# been there awhile cutout



## bluegrass (Aug 30, 2006)

Wish the one I did yesterday had that many bees in it....that is a nice one. How many stings did you get? I got one through my glove yesterday.


----------



## flathead (Nov 1, 2006)

<How many stings did you get?>

A couple of dozen. I need a full suit as blue jeans don't cut it without another layer on top.

After the Dadant jacket gets wet they can get through it. I have taken to washing it often, after any job like this where you take stings.


----------



## bluegrass (Aug 30, 2006)

I use the disposable tyvek suits, I haven't been hit through them yet, but I do wear white pants and a heavy shirt under it. Then I don't have to wash it and just get a new one every few months.


----------



## flathead (Nov 1, 2006)

*yeah, thats the ticket.*

Tyvek, why didn't I think of that.

Thanks Bluegrass.

I have solved the glove problem though. I use a synthetic rubber and have not had a sting throught them yet. They fit just right not like those bee supplier yellow ones. They are blue and I get mine from Homedepot.

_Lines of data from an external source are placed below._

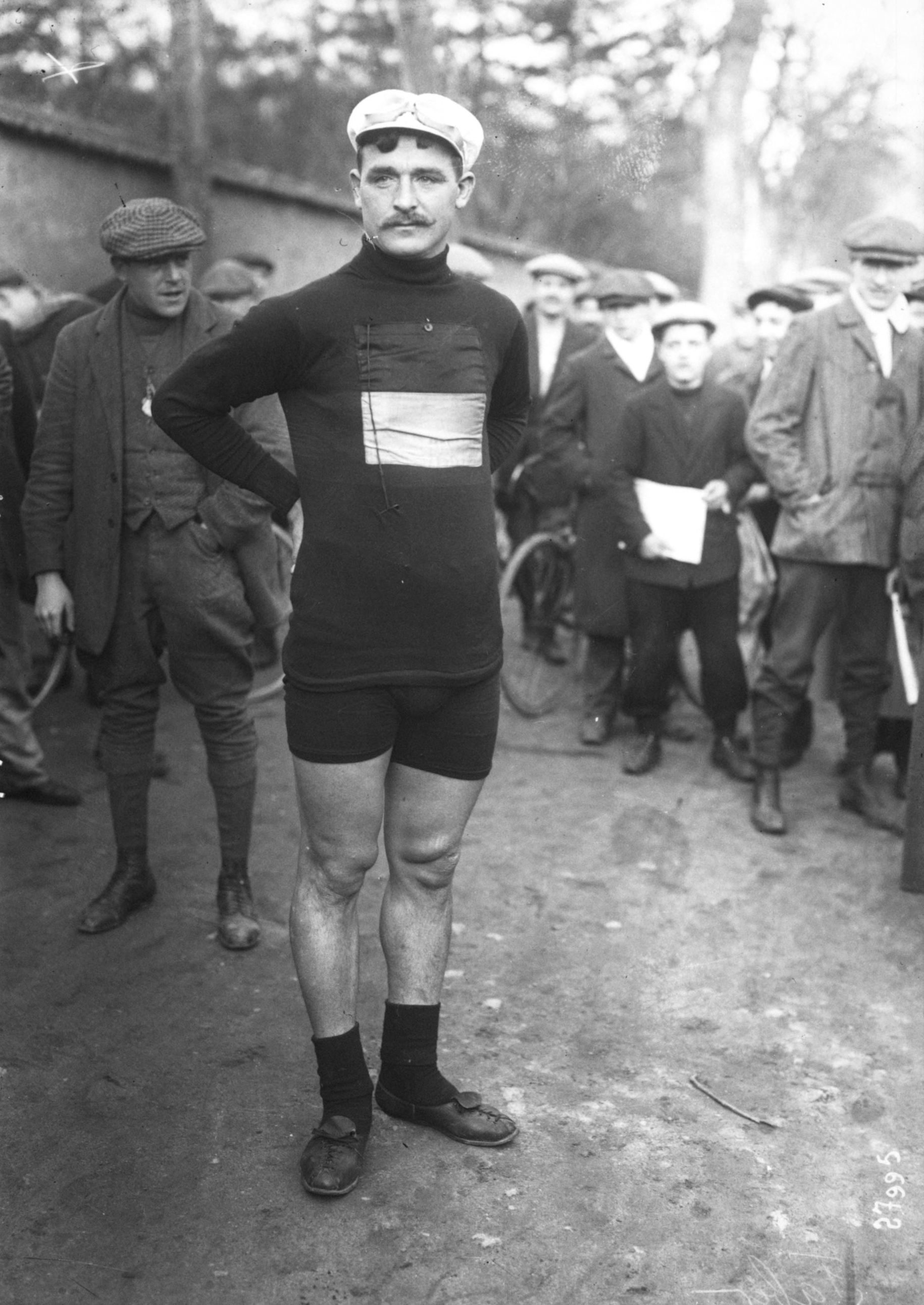 Faber [François, 23-03-13, portrait du gagnant du Paris-Roubaix, équipe Peugeot-Wolbert].
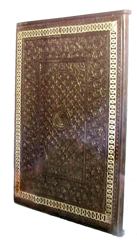 Okładka koranu z 1866 roku. Obiekt pochodzi ze zbioru Muzeum w Darłowie. Autor zdjęcia: Stimoroll.
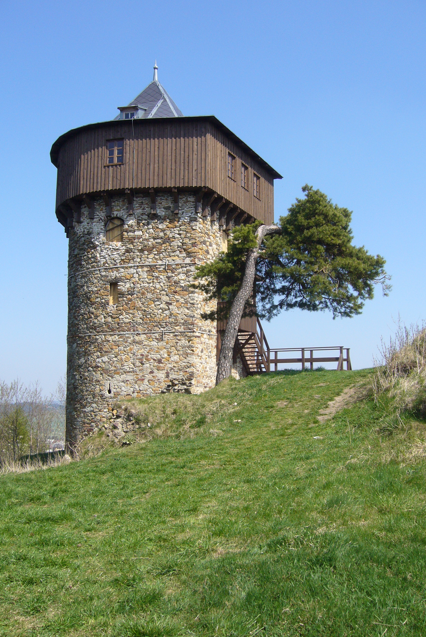 Hrad Hartenstein, zřícenina (Bochov), Bochov
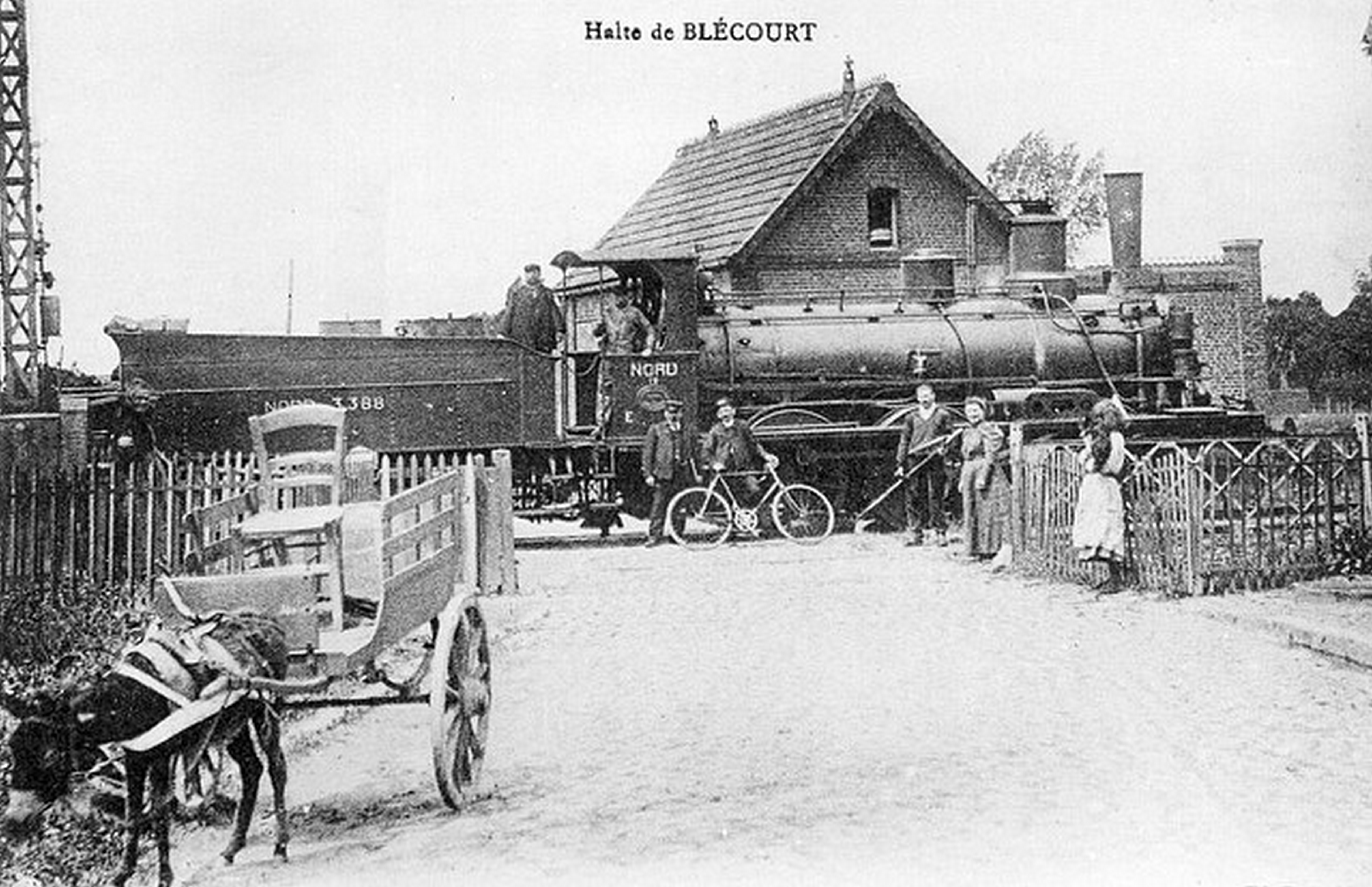 Ancienne halte ferroviaire de Blécourt, Nord, Nord-Pas-de-Calais, France.
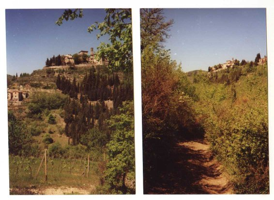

Get some honey on them and just dip into a bucket of water and keep going.


----------



## bluegrass (Aug 30, 2006)

I just bought a new set of bee gloves too. Usually they are great except that they are so hot to wear. Through the glove is about the most common place I get stung so I have been thinking about finding something different. I buy the cheap ones so it is no big deal to try something new. I have used plain leather, but I like the elastic and the lenght the bee gloves go up the arm. I wonder if they can be dipped into that tool handle rubber that you can get from the hardware store???? I might try it if the stuff is cheap enough.


----------



## mike haney (Feb 9, 2007)

*Tyvec*

bluegrass,don't you find tyvec suits to be super hot? mine work perfect to keep the bees off-their supposed to be too slick for them to land on,but i find myself rushing to get done cause they are so dang hot!


----------



## bluegrass (Aug 30, 2006)

Only if its hot out I am not talking about the industrial tyvek suits, I mean thin ones sold at paint stores. I tried the poly ones also and they are just as warm. I haven't ever tried a commercial bee suit, so I don't have that to compare it with, but I find that the only real discomfort with them is that they keep your sweat in close to your body. I still take my time and when things get real hot I walk away and take a break for a few minutes. I can buy a case of them for 4.50 each or individual ones for less than 10.00.....for me its worth it just because I don't have to wash them and I always have one in the house, car, truck, whenever I need one.


----------